St Helena, Ascension and Tristan da Cunha Constitution Order 2009
- Parliament of the United Kingdom
- Citation: SI 2009/1751
- Territorial extent: United Kingdom St Helena, Ascension and Tristan da Cunha

Dates
- Made: 8 July 2009
- Laid before Parliament: 15 July 2009
- Commencement: 1 September 2009; 16 years ago

Other legislation
- Repeals/revokes: St Helena Constitution Order 1988;
- Made under: Saint Helena Act 1833; British Settlements Act 1887; British Settlements Act 1945;

Status: Current legislation

Text of the St Helena, Ascension and Tristan da Cunha Constitution Order 2009 as in force today (including any amendments) within the United Kingdom, from legislation.gov.uk.

= St Helena, Ascension and Tristan da Cunha Constitution Order 2009 =

The St Helena, Ascension and Tristan da Cunha Constitution Order 2009 (SI 2009/1751) is a statutory instrument of the Parliament of the United Kingdom direct from the Privy Council of the United Kingdom that made legal provision for a new Constitution for the British Overseas Territory of St Helena, Ascension and Tristan da Cunha.
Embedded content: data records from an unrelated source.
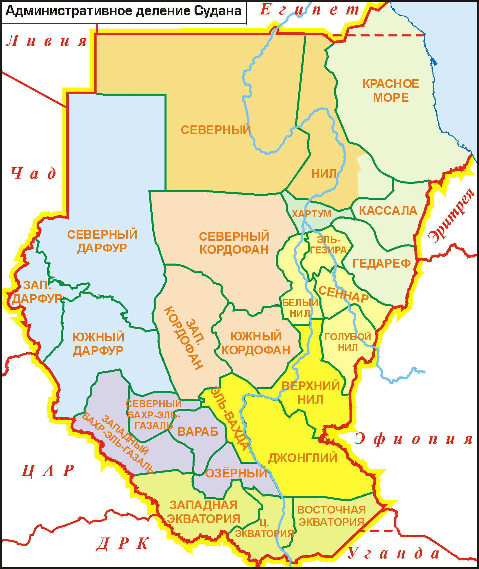 Зелёные границы - штаты Судана с 1994 года. Заливка цветом - регионы Судана до 1994 года.
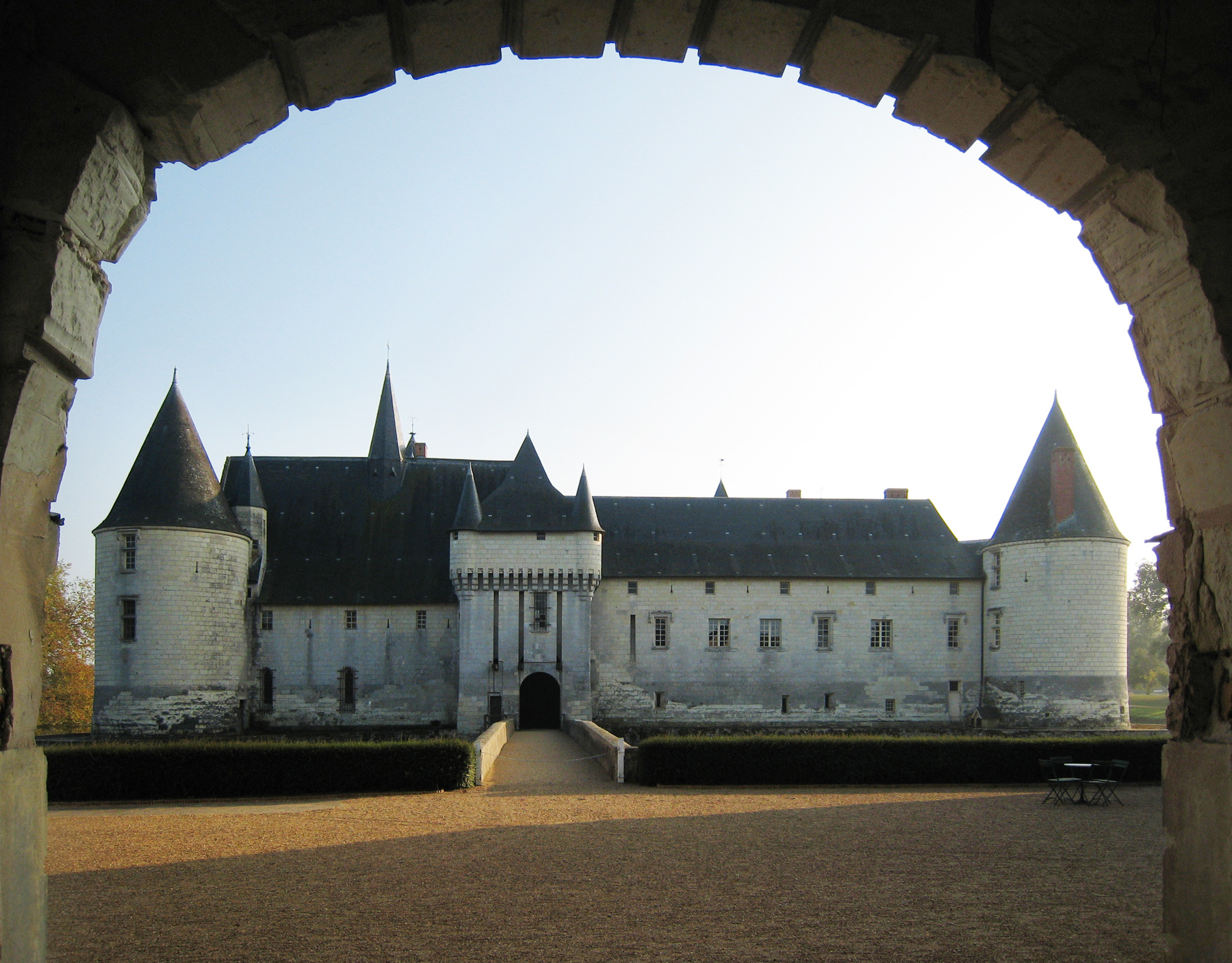 Castle Le Plessis-Bourré, located near the village of Écuillé in the county of Maine-et-Loire/France
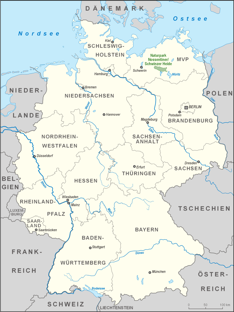 Karte des Naturparks Nossentiner/Schwinzer Heide in Deutschland
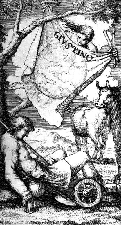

Before the constitution came into force, the territory was formally known as St Helena and Dependencies under the provisions of the St. Helena Constitution Order 1988 (SI 1988/1842), which the 2009 order replaces. The new constitution gave each of the main islands equal status, ending the status of Ascension Island and Tristan da Cunha as dependencies of Saint Helena within the territory. However, it retains a single governor who is based in Jamestown, a single legal system and administrators for Ascension and Tristan da Cunha. It came into force on 1 September 2009.